The problem with the normal approximation, and a method for improving it, go beyond the scope of a typical Stat 101 course, but I do present this in courses for mathematically inclined students. First think about it: Why did the normal approximation do somewhat poorly here, and how might you improve the normal approximation?
The problem lies in approximating a discrete probability distribution (binomial) with a continuous one (normal). The exact binomial probability is the sum of the heights of the red segments in the graph below, whereas the normal approximation calculates the area under the normal curve to the left of 135 and the right of 148:
The normal approximation can be improved with a continuity correction, which means using 135.5 and 147.5, rather than 135 and 148, as the endpoints for the area under the curve. This small adjustment leads to including a bit more of the area under the normal curve. The continuity-corrected z-score becomes 0.713 (compared to 0.773 without the correction) and the two-sided normal-based p-value (to four decimal places) becomes 0.4756, which differs from the exact binomial p-value by only 0.0001. This seemingly minor continuity correction greatly improves the normal approximation to the binomial distribution.

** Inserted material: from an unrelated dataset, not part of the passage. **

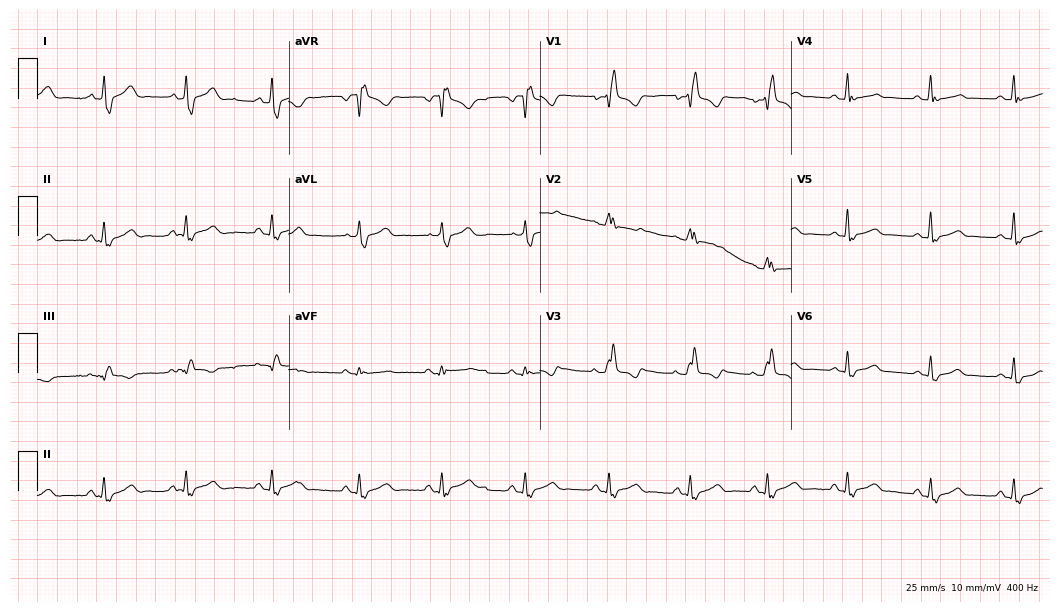
Standard 12-lead ECG recorded from a 39-year-old woman. The tracing shows atrial fibrillation.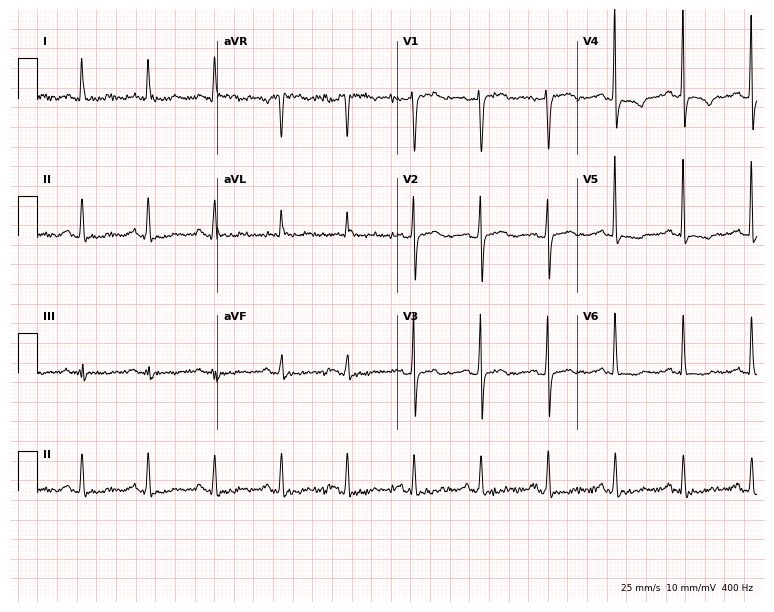
ECG (7.3-second recording at 400 Hz) — a 70-year-old female patient. Screened for six findings — first-degree AV block, right bundle branch block, left bundle branch block, sinus bradycardia, atrial fibrillation, sinus tachycardia — none is recorded. Only these six findings were labelled.

My take-away message is not that normal-based methods are bad, and also not that we should teach the continuity correction to introductory students. My point is that simulation-based inference is good! I think many teachers regard simulation as an effective tool for studying concepts such as sampling distributions and for justifying the use of normal approximations. I agree with this use of simulation wholeheartedly, as far as it goes. But we can help our students to go further, recognizing that simulation-based inference is very valuable (and trustworthy!) in its own right.